In my pyspark dataframe, there is a column CallDate
with datatype as string
containing the values shown below:
2008-04-01T00:00:00
2008-04-01T00:00:00
2008-04-01T00:00:00
2008-04-01T00:00:00
2008-04-01T00:00:00
2008-04-01T00:00:00
I am trying to convert this columns from datatype string
to timestamp
using pyspark.sql.functions.to_timestamp()
.
When I am running this code:
df.withColumn('IncidentDate', to_timestamp(col('CallDate'), 'yyyy/MM/dd')).select('CallDate', 'IncidentDate').show()
... I am getting this output:
+-------------------+------------+
| CallDate|IncidentDate|
+-------------------+------------+
|2008-04-01T00:00:00| NULL|
|2008-04-01T00:00:00| NULL|
|2008-04-01T00:00:00| NULL|
|2008-04-01T00:00:00| NULL|
|2008-04-01T00:00:00| NULL|
|2008-04-01T00:00:00| NULL|
I believe the NULL
values are due to the fact that the format specified for the date is not consistent with the actual date string, and since no match is found, the NULL
values are returned.
But when I run this code:
df.withColumn('IncidentDate', to_timestamp(col('CallDate'), 'yyyy-MM-dd')).select('CallDate', 'IncidentDate').show()

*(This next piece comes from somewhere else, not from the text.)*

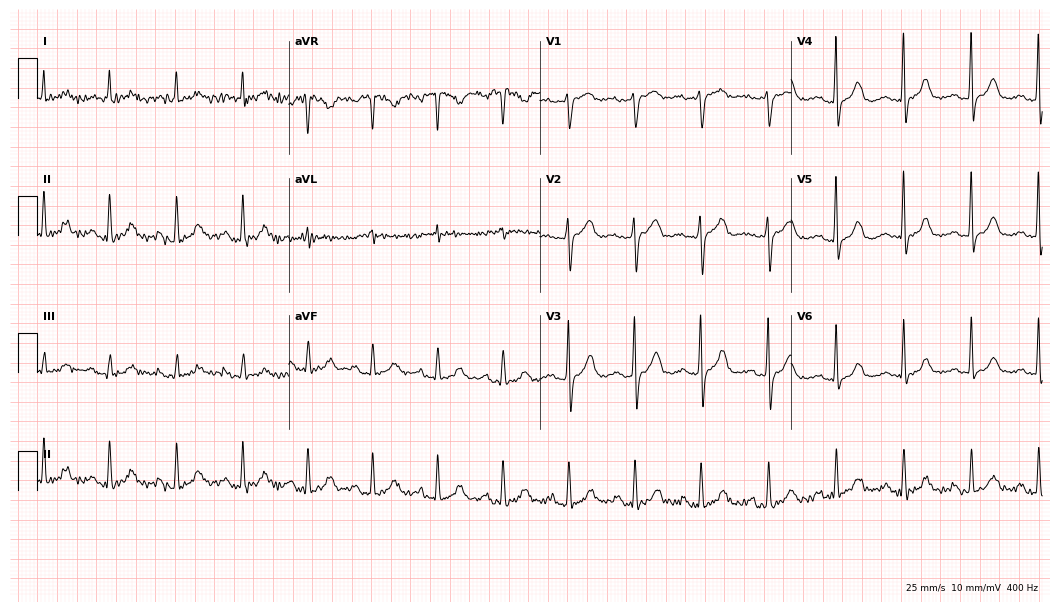
12-lead ECG from a female patient, 65 years old. No first-degree AV block, right bundle branch block, left bundle branch block, sinus bradycardia, atrial fibrillation or sinus tachycardia recorded for this tracing.

I am getting an error saying that
Caused by: org.apache.spark.SparkUpgradeException: [INCONSISTENT_BEHAVIOR_CROSS_VERSION.PARSE_DATETIME_BY_NEW_PARSER] You may get a different result due to the upgrading to Spark >= 3.0:
Fail to parse '2008-04-01T00:00:00' in the new parser. You can set "spark.sql.legacy.timeParserPolicy" to "LEGACY" to restore the behavior before Spark 3.0, or set to "CORRECTED" and treat it as an invalid datetime string.
I know the correct parse format should be "yyyy-MM-dd'T'HH:mm:ss"
as shown below:
df.withColumn('IncidentDate', to_timestamp(col('CallDate'), "yyyy-MM-dd'T'HH:mm:ss")).select('CallDate', 'IncidentDate').show()
But my question is why is it that when I give the date parse format as yyyy/MM/dd
, Spark returns NULL
values but when I give it as yyyy-MM-dd
, it is throwing an error?
This happens because when you use format yyyy/MM/dd
, both old and new datetime parsers are unable to parse the input, so the result would be NULL in both cases regardless of Spark (and its parser) version. However, with yyyy-MM-dd
format the old parser, being more lenient, returns a valid value while the new one still fails and returns NULL. Spark detects such cases through internal check, and creates and throws a very special SparkUpgradeException
with a very specific message to attract your attention to the potential regression issue. More about new parsing logic in Spark 3.x, and the effects of spark.sql.legacy.timeParserPolicy
config can be found in Spark Migration Guide and/or source code.